TVM has shown satisfactory performance on MLP models with CPU. However there are still some defects in the assembly code generated by LLVM which block AutoTVM/AutoScheduler from achieving optimal on GEMM.
LIBXSMM is a open source library developed by Intel Lab for accelerating small matrix multiplication. It leverages the JIT code generator to generate high efficient GEMM kernels for x86 CPU, which could be very close to hardware rootline. According to our evaluation, in “small” GEMM (cube_root(m, n, k) <= 256) , LIBXSMM shows a superior performance over the well-known BLAS library Intel MKL:
This evaluation was run on Intel clx-8255c, which has a peak performance of 153 GFLOPS for single core. We can see LIBXSMM surpasses MKL in all shapes, and already very close to peak.
By the way, given that LIBXSMM can generate quite efficient GEMM kernel implementation, it is also an ideal substitution for inner-kernel of normal size GEMM. According our experiments, the AutoTVM templates we wrote with LIBXSMM as register-block generation, has a much higher performance comparing to MKL or existing TOPI implementation:
This result was collected on a real-world model, which runs on Intel clx-8255c. Every instance is assigned 6 core each, so the peak performance would be 153 GFLOP x 6 = 918 GFLOPS. We can see that the libxsmm implementation outperforms MKL or existing AutoTVM by roughly 2~3 times in almost all shapes. Finally the overall improvement for the model is 2.3X.
Proposal
This proposal aims to integrate LIBXSMM into TVM to accelerate small GEMM and serve as inner-kernel to accelerate normal size GEMM.
We propose to integrate LIBXSMM with TVM in following 3 components:
Add extern call “tvm.contrib.libxsmm.gemm” in “contrib” directory;
Use BYOC to accelerate small GEMM (cube_root(m, n, k ) <= 256);
Integrate our AutoTVM template into TOPI, as a GEMM implementation candidate.
Thanks for the proposal and it does useful. One question I have is whether LIBXSMM supports epilogue (e.g., ReLU, bias add) after GEMM, or it just focuses on single GEMM operator?

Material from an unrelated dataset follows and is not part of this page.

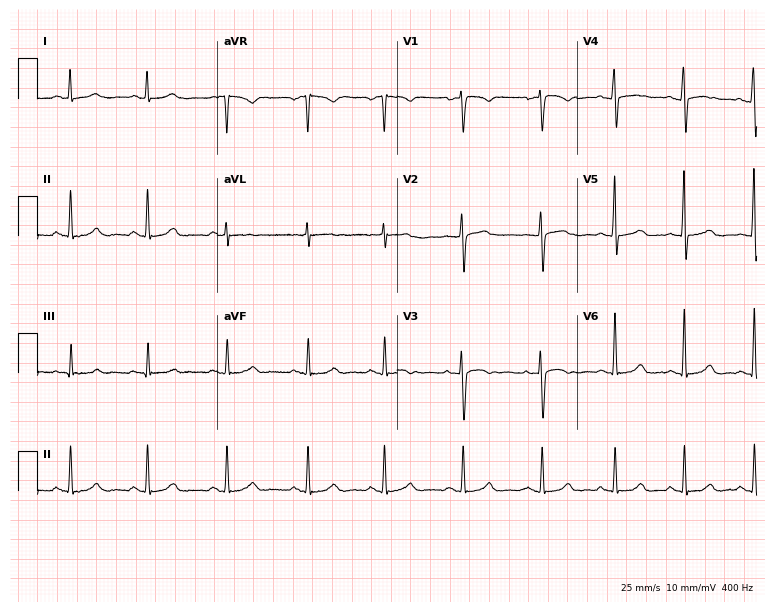
ECG — a female, 36 years old. Screened for six findings — first-degree AV block, right bundle branch block (RBBB), left bundle branch block (LBBB), sinus bradycardia, atrial fibrillation (AF), sinus tachycardia — none is recorded.

If it just focuses on a single operator, then it seems not necessary to use BYOC but could just simply register them as another extern schedule such as CBLAS.
Yes, LIBXSMM does have epilogue support now, which includes bias, relu, softmax, tanh and gelu fusion. So I think BYOC would help. Thank you for the suggestion!
Thanks for the clarification. Yes in this case BYOC would be a more reasonable solution. Meanwhile, could you file an official RFC here for your proposal? It would definitely make your integration process much more smooth.
I am very interested! For those who don’t already know, I have experience working with LIBXSMM from my time at Intel, and some of this work landed in a SC21 paper which I coauthored.
The paper comes from Intel itself and has data/cites a lot of sources which prove that the LIBXSMM approach beats OneDNN in many cases. It’s exciting that the community is considering adding LIBXSMM as a BYOC target. I think it will bring great benefits to TVM’s Intel CPU performance!
LIBXSMM does have quantized kernels using VNNI, but I haven’t evaluate them against onednn’s int8 kernels. I think it’s a good idea to add quantized kernels as well, let’s put it in our future plan.
Thank you for the information, Denise!. I remeber you’ve mentioned that you already tried to integrate LIBXSMM into LLVM before, is that work going on well?